(Listed records):
--

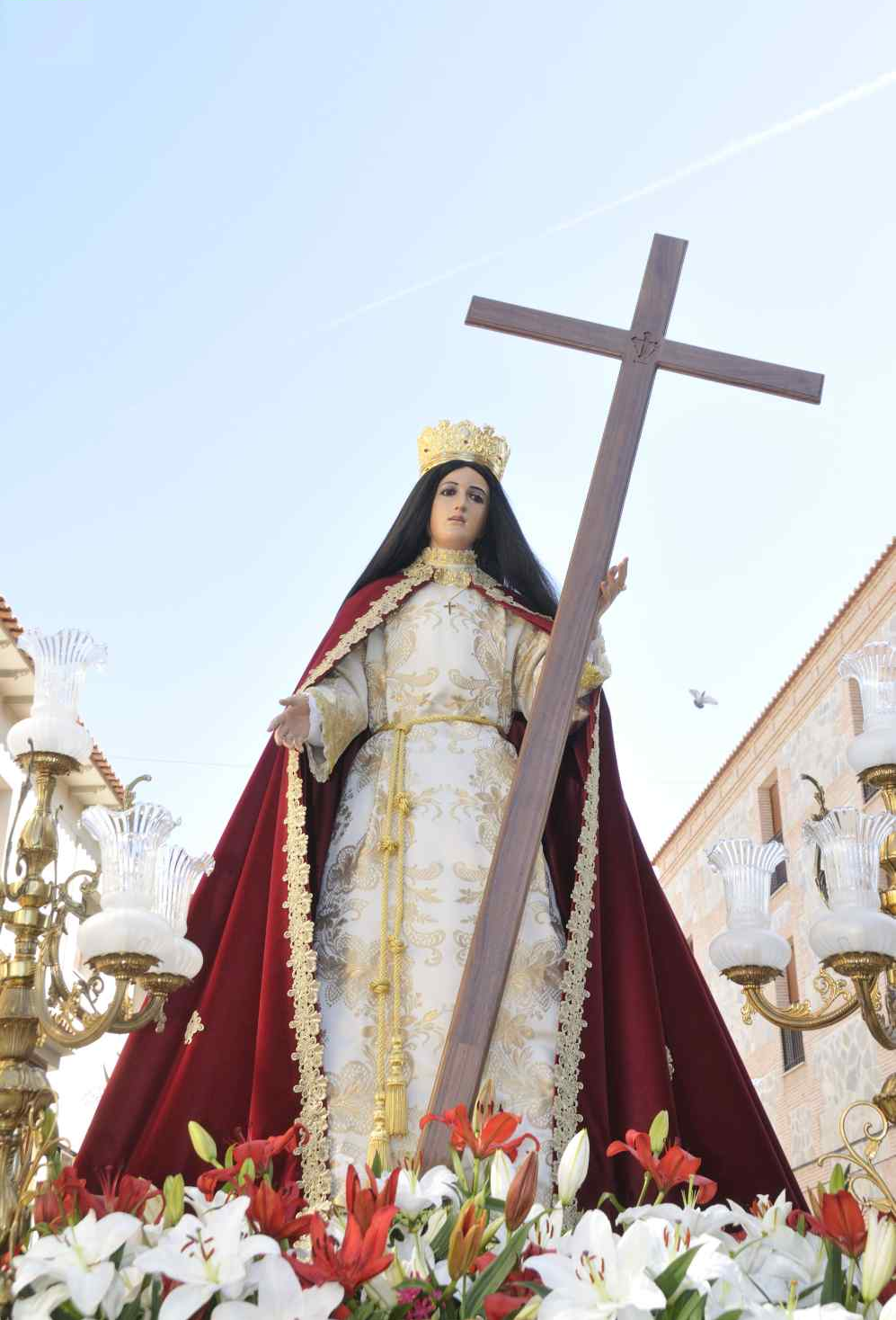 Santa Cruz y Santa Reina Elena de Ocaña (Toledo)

--

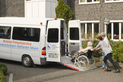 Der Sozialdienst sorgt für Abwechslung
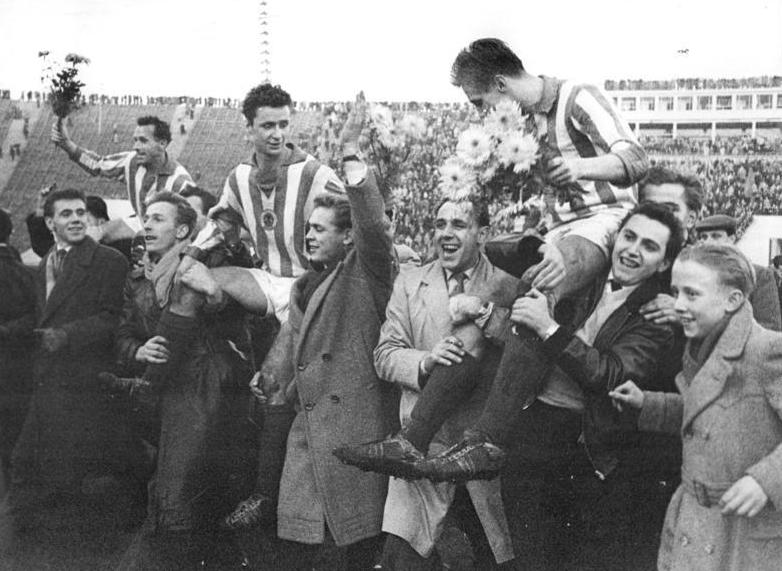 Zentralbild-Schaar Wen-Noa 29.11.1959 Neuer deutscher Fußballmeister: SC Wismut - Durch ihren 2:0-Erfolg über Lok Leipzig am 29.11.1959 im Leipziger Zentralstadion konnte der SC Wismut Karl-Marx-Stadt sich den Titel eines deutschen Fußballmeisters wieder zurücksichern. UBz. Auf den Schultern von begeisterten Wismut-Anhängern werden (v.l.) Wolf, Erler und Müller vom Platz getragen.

--

(Work to be completed):
Leaving pictures out, output the lines of the data above from the one with "Der Sozialdienst sorgt für Abwechslung" through the one with "Zentralbild-Schaar Wen-Noa 29.11.1959", word for word.

(Solution for this task):
 Der Sozialdienst sorgt für Abwechslung
 Zentralbild-Schaar Wen-Noa 29.11.1959 Neuer deutscher Fußballmeister: SC Wismut - Durch ihren 2:0-Erfolg über Lok Leipzig am 29.11.1959 im Leipziger Zentralstadion konnte der SC Wismut Karl-Marx-Stadt sich den Titel eines deutschen Fußballmeisters wieder zurücksichern. UBz. Auf den Schultern von begeisterten Wismut-Anhängern werden (v.l.) Wolf, Erler und Müller vom Platz getragen.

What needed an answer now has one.